NPR-C is approximately 30% identical to NPR-A and NPR-B in the extracellular ligand-binding domain but contains only 37 intracellular amino acids.
All natriuretic peptides are bound by this receptor.
The natriuretic peptides can affect systemic blood pressure by several mechanisms, including modification of renal function and vascular tone, counteracting of the rennin-angiotensina-aldosterone system and action on brain regulatory sites. These systems maintain a balance which ensures relative constancy of body electrolyte and water content and circulatory homeostasis.
Main biologic actions of natriuretic peptides
• Cause of natriuresis and diuresis
• Cause of vasodilation
• Suppression of renin action
• Suppression of aldosterone action
• Suppression of sympathetic activity
• Suppression of antidiuretic hormone
• Inhibition of growth of vascular smooth muscle
THERAPEUTIC AND DIAGNOSTIC APPLICATIONS
Initial studies tested the use of ANP and BNP as potential therapeutic agents for the treatment of congestive heart failure, hypertension, and renal failure. The infusion of synthetic ANP into patients with hypertension or chronic heart failure resulted in elevated sodium and water excretion and decreased blood pressure. Long term (48 h) ANP infusions of patients with acute heart failure resulted in beneficial hemodynamic responses without tolerance, suggesting that ANP injections may be a clinically useful treatment for heart failure. ANP was also used to treat patients with acute renal failure.
Human recombinant BNP mimics the actions of endogenous BNP and has been shown to cause potent vasorelaxation accompanied with increases in natriuresis and diuresis, as well as decreases in plasma aldosterone and endothelin levels in patients with acute heart failure.
The U.S. Food and Drug Administration approved the use of BNP for the treatment of acutely decompensated heart failure in 2001.
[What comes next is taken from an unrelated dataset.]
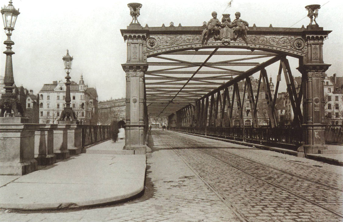 Die Wittelsbacherbrücke

The other clinical benefit of natriuretic peptides comes from their diagnostic use. ANP and BNP levels are increased in patients with heart failure and in many patients with hypertension and chronic renal failure because BNP plasma levels correlate more closely than ANP
levels with left ventricular function, a common indicator of heart disease, BNP is considered a better diagnostic marker of heart failure.
Immunoassays that measure the level of BNP or pro-BNP are commonly used clinically to rule out or confirm a heart failure diagnosis in patients. Elevated BNP levels correlate with poor prognoses from other diseases as well (poststroke mortality, postcardiac surgery, atrial fibrillation, as well as the risk of death in patients with heart failure).
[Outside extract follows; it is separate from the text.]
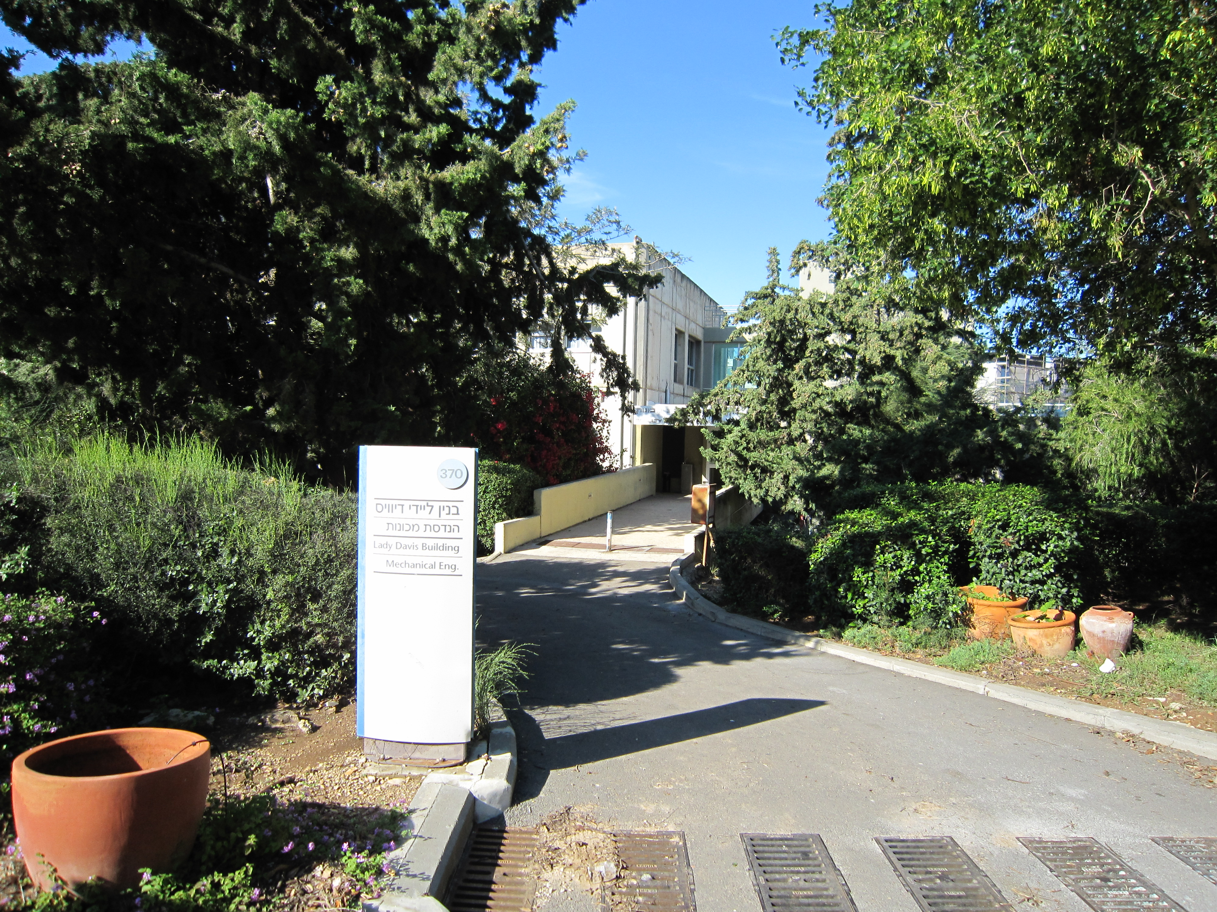 בניין הפקולטה להנדסת מכונות בטכניון

The therapeutic uses of CNP have yet to be explored.
Potential use for CNP therapy:
• the treatment of dwarfism, especially acromesomelic dysplasia type Maroteaux (loss of function mutations in NPR-B).
• speed the healing of bone fractures (rats lacking functional PKGII heal much slower than those from wild-type animals.
• CNP may hold promise as a cardiovascular drug because recent evidence indicates that it can prevent cardiac remodeling after myocardial infarction in mice.